Semua keterangn tersebut ada pada diri rasulullah yang oleh
para sufi dijadikan sebagai sumber kedua dari ilmu tasawuf setelah Allah SWT.
Selain itu, Sumber
lain yang diacu oleh para sufi adalah kehidupan para sahabat Nabi SAW yang
berkaitan dengan keteguhan iman, ketaqwaan, kezuhudan, dan budi pekerti luhur. Kehidupan para sahabat dijadikan acuan oleh para sufi karena para sahabat
sebagai murid langsung Rasulullah SAW dalam segala perbuatan dan ucapan mereka
senantiasa mengikuti kehidupan Nabi. Oleh sebab itu, perilaku kehidupan mereka
dapat dikatakan sama dengan perilaku kehidupan Nabi SAW, kecuali dalam hal-hal
tertentu yang khusus bagi Nabi SAW. Setidak-tidaknya kehidupan para sahabat
adalah kehidupan yang paling mirip dengan kehidupan yang dicontohkan oleh Nabi
SAW. Oleh karena itu al-Qur’an memuji mereka:
وَالسَّابِقُونَ الاَوَّلُونَ مِنَ
الْمُهَاجِرِينَ وَالأَنْصَارِ وَالَّذِينَ اتَّبَعُوهُمْ بِإِحْسَانٍ رَضِيَ
اللَّهُ عَنْهُمْ وَرَضُوا عَنْهُ وَأَعَدَّ لَهُمْ جَنَّاتٍ تَجْرِي من تَحْتَهَا
الانْهَارُ خَالِدِينَ فِيهَا أَبَدًا ذَلِكَ
الْفَوْزُ الْعَظِيمُ
Artinya: “orang-orang yang terdahulu lagi
yang pertama-tama (masuk islam) di antara orang-orang muhajirin dan anshor dan
orang-orang yang mengikuti mereka dengan baik, Allah ridho kepada mereka dan
merekapun ridho kepada Allah dan Allah menyediakan bagi mereka surga-surga yang
mengalir sungai-sungai di dalamnya, mereka kekal di dalamnya selama-lamanya.

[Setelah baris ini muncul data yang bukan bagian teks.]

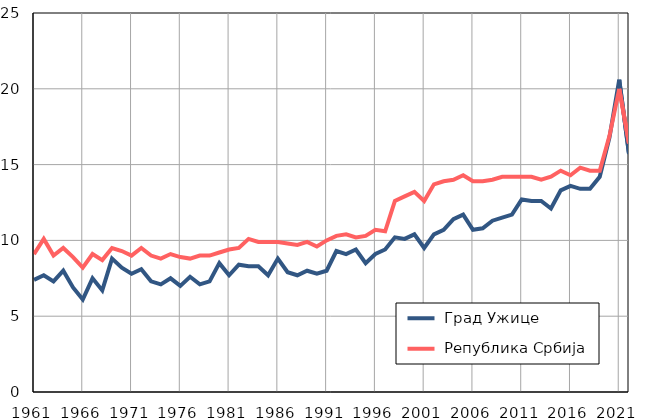
| Category |  Град Ужице |  Република Србија |
|---|---|---|
| 1961.0 | 7.4 | 9.1 |
| 1962.0 | 7.7 | 10.1 |
| 1963.0 | 7.3 | 9 |
| 1964.0 | 8 | 9.5 |
| 1965.0 | 6.9 | 8.9 |
| 1966.0 | 6.1 | 8.2 |
| 1967.0 | 7.5 | 9.1 |
| 1968.0 | 6.7 | 8.7 |
| 1969.0 | 8.8 | 9.5 |
| 1970.0 | 8.2 | 9.3 |
| 1971.0 | 7.8 | 9 |
| 1972.0 | 8.1 | 9.5 |
| 1973.0 | 7.3 | 9 |
| 1974.0 | 7.1 | 8.8 |
| 1975.0 | 7.5 | 9.1 |
| 1976.0 | 7 | 8.9 |
| 1977.0 | 7.6 | 8.8 |
| 1978.0 | 7.1 | 9 |
| 1979.0 | 7.3 | 9 |
| 1980.0 | 8.5 | 9.2 |
| 1981.0 | 7.7 | 9.4 |
| 1982.0 | 8.4 | 9.5 |
| 1983.0 | 8.3 | 10.1 |
| 1984.0 | 8.3 | 9.9 |
| 1985.0 | 7.7 | 9.9 |
| 1986.0 | 8.8 | 9.9 |
| 1987.0 | 7.9 | 9.8 |
| 1988.0 | 7.7 | 9.7 |
| 1989.0 | 8 | 9.9 |
| 1990.0 | 7.8 | 9.6 |
| 1991.0 | 8 | 10 |
| 1992.0 | 9.3 | 10.3 |
| 1993.0 | 9.1 | 10.4 |
| 1994.0 | 9.4 | 10.2 |
| 1995.0 | 8.5 | 10.3 |
| 1996.0 | 9.1 | 10.7 |
| 1997.0 | 9.4 | 10.6 |
| 1998.0 | 10.2 | 12.6 |
| 1999.0 | 10.1 | 12.9 |
| 2000.0 | 10.4 | 13.2 |
| 2001.0 | 9.5 | 12.6 |
| 2002.0 | 10.4 | 13.7 |
| 2003.0 | 10.7 | 13.9 |
| 2004.0 | 11.4 | 14 |
| 2005.0 | 11.7 | 14.3 |
| 2006.0 | 10.7 | 13.9 |
| 2007.0 | 10.8 | 13.9 |
| 2008.0 | 11.3 | 14 |
| 2009.0 | 11.5 | 14.2 |
| 2010.0 | 11.7 | 14.2 |
| 2011.0 | 12.7 | 14.2 |
| 2012.0 | 12.6 | 14.2 |
| 2013.0 | 12.6 | 14 |
| 2014.0 | 12.1 | 14.2 |
| 2015.0 | 13.3 | 14.6 |
| 2016.0 | 13.6 | 14.3 |
| 2017.0 | 13.4 | 14.8 |
| 2018.0 | 13.4 | 14.6 |
| 2019.0 | 14.2 | 14.6 |
| 2020.0 | 16.8 | 16.9 |
| 2021.0 | 20.6 | 20 |
| 2022.0 | 15.7 | 16.4 |
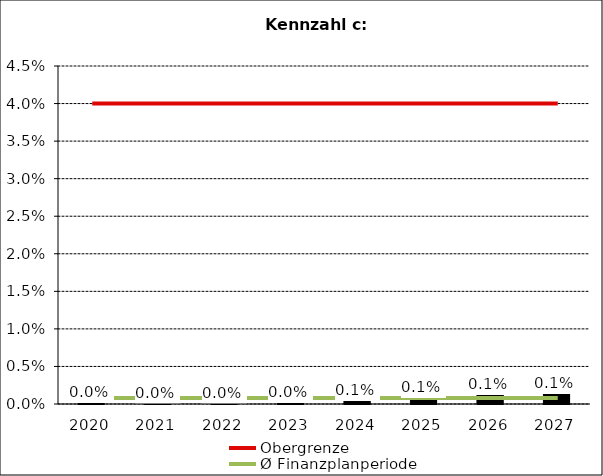
| Category | Zinsbelastungsanteil |
|---|---|
| 2020.0 | 0 |
| 2021.0 | 0 |
| 2022.0 | 0 |
| 2023.0 | 0 |
| 2024.0 | 0.001 |
| 2025.0 | 0.001 |
| 2026.0 | 0.001 |
| 2027.0 | 0.001 |

Itulah kemenangan yang besar” (QS.
9:100).
3) Ijma’
Sufi
Ijma’ Sufi (kesepakatan para ‘ulama tasawuf) merupakan esensi yang sangat
penting dalam ilmu tasawuf, karenanya mereka dijadikan sebagai sumber yang ke
tiga dalam ilmu tasawuf setelah Al-Qur’an Dan Al-Hadits.
4) Ijtihad
Sufi
Dalam kesendiriannya, para sufi banyak menghadapi pengalaman aneh,
pengalaman itu sebagai alat pembeda antara kepositifan dengan kenegatifan dalam
pengalaman itu. Maka diperlukan ijtihad bagi setiap sufi sebagai sumber yang ke
4 dalam ilmu tasawuf, jika belum ditemukan dalam Qur’an, Hadits maupun ijma’
sufi.
5)
Qiyas Sufi
Qiyas merupakan penghantar sufi untuk dapat berijtihad secara mandiri jika
sedang terpisah dari jama’ahnya, maka qiyas ditempatkan pada sumber ke lima
dalam ilmu tasawuf.
B. Sumber Ajaran Tasawuf dalam Perspektif Orientalis Barat
Dikalangan
para orientalis barat bisanya dijumpai pendapat yang mengatakan bahwa sumber
yang membentuk tasawuf itu ada lima, yaitu unsur Islam, unsur masehi (Agama
Nasrani), unsur Yunani, unsur Hindu/Budha dan unsur Persia.
1) Unsur
Islam
Secara umum ajaran Islam mengatur kehidupan yang bersifat lahiriyah atau
jasadiyah, dan kehidupan yang bersifat batiniyah. Pada unsure kehidupan yang
bersifat batiniyah itulah kemudian lahir tasawuf. Unsur kehidupan tasawuf ini
mendapat perhatian yang cukup besar dari sumber ajaran Islam, Al-Quran dan
As-Sunnah praktek kehidupan Nabi dan para sahabatnya, ijma’, ijtihad, serta
Qiyas.
2) Unsur
Masehi
Orang Arab sangat menyukai cara kependetaan, khususnya dalam hal latihan
jiwa dan ibadah. Atas dasar ini tidak mengherankan jika Von Kromyer berpendapat
bahwa tasawuf adalah buah dari unsure Agama Nasrani yang terdapat pada zaman
jahiliyah. Hal ini diperkuat oleh Gold Ziher yang mengatakan bahwa sikap pakir
dalam Islam adalah merupakan cabang dari Agama Nasrani. Unsur-unsur tasawuf
yang di duga mempengaruhi tasawuf Islam adalah sikap fakir. Menurut keyakinan
Nasrani bahwa Isa bin Maryam adalah seorang fakir.
3) Unsur
Yunani
Kebudayaan Yunani yaitu filsafatnya telah masuk pada dunia dimana
perkembangannya dimulai pada akhir daulah Umayah dan puncaknya pada daulah
Abbasiyah, metode berfikir filsafat Yunani ini juga telah ikut mempengaruhi
pola berfikir sebagian orang Islam yang ingin berhubungan dengan Tuhan. Kalau
pada bagian uraian dimulai perkembangan tasawuf ini baru dalam taraf amaliyah
(akhlak) dalam pengaruh filsafat Yunani ini maka uraian-uraian tentang tasawuf
itupun telah berubah menjadi tasawuf filsafat.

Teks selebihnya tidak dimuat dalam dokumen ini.